Janet Marie Huff
MAIN MEAL RECIPE
Bean Burritos
dollaradaymeals.com
flour tortillas (see miscellaneous recipes)
refried beans (instructions below)
salsa or taco sauce according to taste (optional)
finely chopped onion (optional)
grated cheese, 3 T. for each burrito
Assemble burritos: using the back of a spoon, spread tortilla with 1/4th of the refried beans (about 1/4 cup), sprinkle on 3 T. cheese. Heat in microwave for about 20 seconds or so. Add salsa or taco sauce, and onions. Fold sides in about 1 inch, then roll up burrito style. Makes 4 burritos, two per serving.
Making Refried Beans: mix in small pan: 1 c. cooked and drained pinto beans saved out when making Potlicker Pintos, 1 T. water (use a bit more water if needed), 1/4 tsp. garlic salt. Simmer on low heat, covered, stirring often, until beans are extra tender. Turn off heat, mash with potato masher, adding a bit more water if needed. Can make ahead, chill, then freeze. Enough to make 4 burritos.
©Janet Marie Huff/dollaradaymeals.com
Mexican Rice
dollaradaymeals.com
2 c. very hot water 1 T. minced onion
2 cubes chicken bouillon 1 c. dry white long grain rice
1 T. oil 2 to 4 T. tomato sauce
First of all, mix the hot water and bouillon; let sit to dissolve.

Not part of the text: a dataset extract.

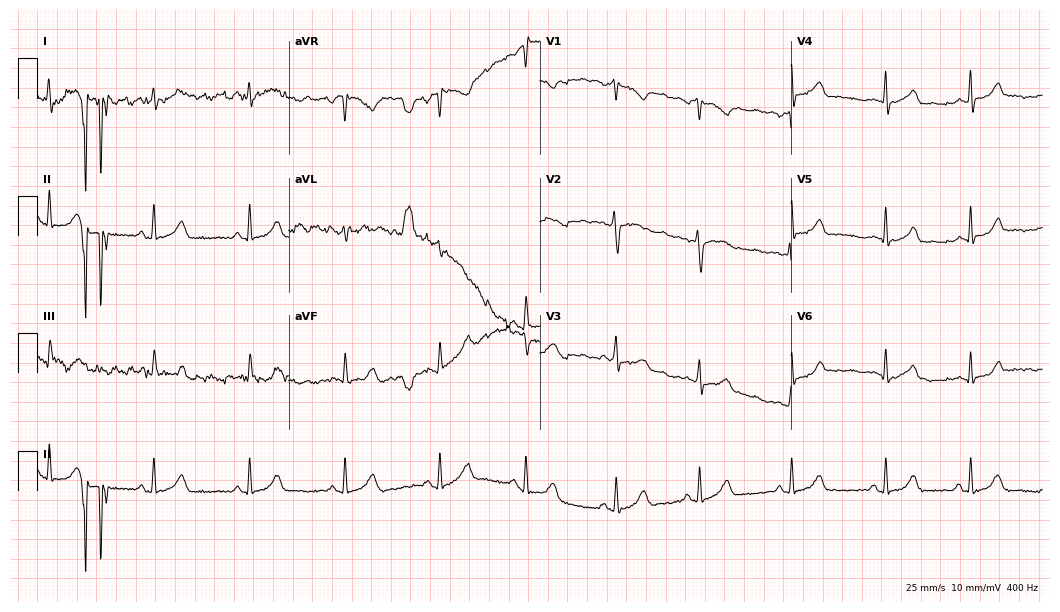
Resting 12-lead electrocardiogram (10.2-second recording at 400 Hz). Patient: a female, 21 years old. None of these six findings is recorded: first-degree AV block, right bundle branch block, left bundle branch block, sinus bradycardia, atrial fibrillation, sinus tachycardia. Findings outside these six are not listed.

In pan on medium high: put in oil, allow to get hot; add onion and rice, stir and cook until lightly brown (burns quickly: watch and stir carefully). Add water/bouillon mixture and tomato sauce, stir. Bring to a boil, cover, turn heat to low. Cook 14 minutes. Turn off heat, let pan sit covered 10 minutes, then tip lid slightly and cool 5 minutes. Makes 4 to 6 servings.